Лицо у немца было спокойное, как у спящего. Руки, которыми он вчера закрыл глаза, чтобы не видеть наведенных на него ружей, теперь как бы защищали его от солнца. Оно било ему прямо в лицо. Что-то было чистое и спокойное в этом лице.
А Петроград уже догадался о том, о чем догадывались люди в роте и что уже хорошо знали капитан Персье и Аннион, а именно – что и он скоро будет расстрелян.
Антошка стоял, склонившись над убитым, и орал, не обращая внимания ни на конвоиров, которые подталкивали его прикладами, ни на нас. Он орал, ничего не видя и не слыша.
ВОПРОСЫ ЧЕСТИ
Сержант Борегар лежал в канье, на соломе, на своем обычном месте, почти у самого входа. Его кепи было низко надвинуто на глаза. Ренэ читал вслух и переводил взводу письмо сержанта к графине Марии-Терезе фон Эрлангенбург. Сержант не слышал чтения: он был мертв.
Вот как это случилось.
Утром на бивак упал снаряд.
– Откуда ты, птичка? – промычал Кюнз.
– По-моему, в кухню бахнуло! – заметил Пузырь.
– Детки, – сказал Лум-Лум, – эти злые-злые соседи, которые живут напротив, поломали нашу кухоньку. Сегодня дома обеда не готовят, вы пойдете обедать к бабушке.

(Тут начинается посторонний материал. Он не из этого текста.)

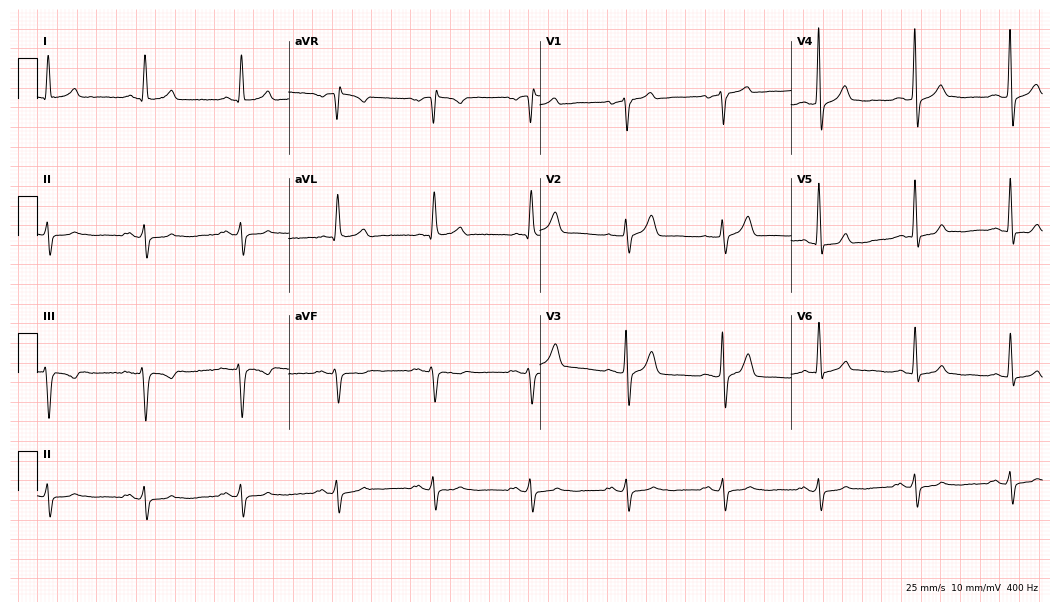
ECG (10.2-second recording at 400 Hz) — a male, 76 years old. Screened for six findings — first-degree AV block, right bundle branch block, left bundle branch block, sinus bradycardia, atrial fibrillation, sinus tachycardia — none is recorded.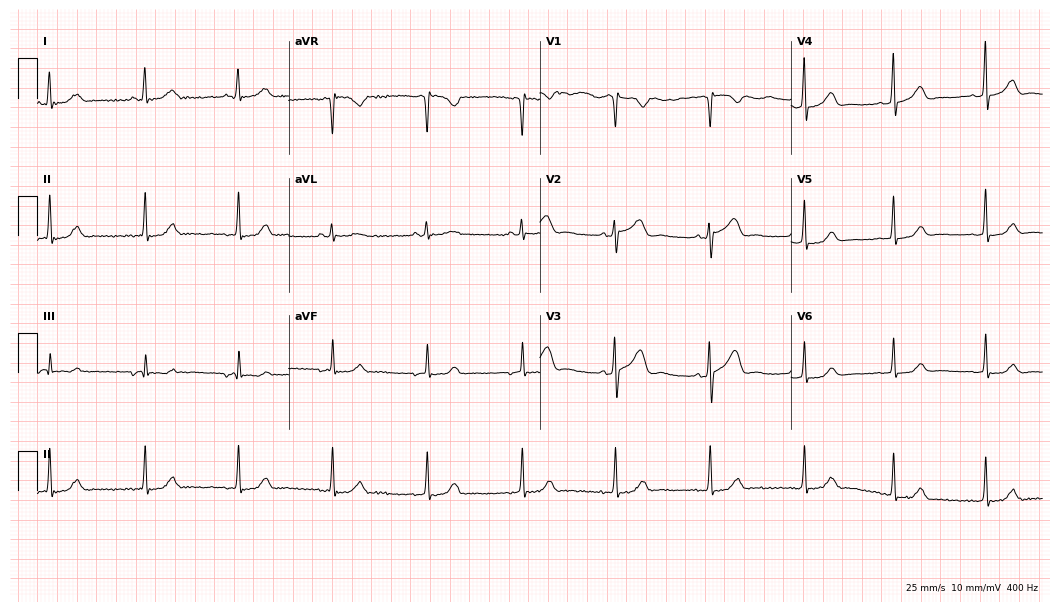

После небольшой паузы он прибавил:
– Я хотел сказать – к чертовой бабушке. Ведите себя там прилично.
У порога каньи показался помощник повара, рябой турок Джаффар, по прозванию Джаффар-дурачок.
– Эй, вы! – крикнул он. – Вы, ей-богу, шутники, четвертый взвод! Вы ждете, чтобы горничная в переднике принесла вам сливки к кофе? Идите живо, уберите вашего сержанта!
– Сержант Борегар? Где он?
«Длинный сержант», как мы звали его между собой, зачем-то отлучился из каньи и действительно долго не возвращался. Я выглянул. Борегар лежал мертвый, вытянувшись во весь рост, в двух шагах от входа.
Джаффар забросил к нам мешок картошки, который он тащил на спине, – все, что осталось в разрушенной кухне, – и мы с ним вдвоем внесли Борегара в канью.
– Тяжелый он, однако, этот приятель! – сказал Джаффар. – Подумать только, я второй раз выволакиваю его из огня.
– На этот раз, повар, ты подаешь его в готовом виде! – заметил Лум-Лум.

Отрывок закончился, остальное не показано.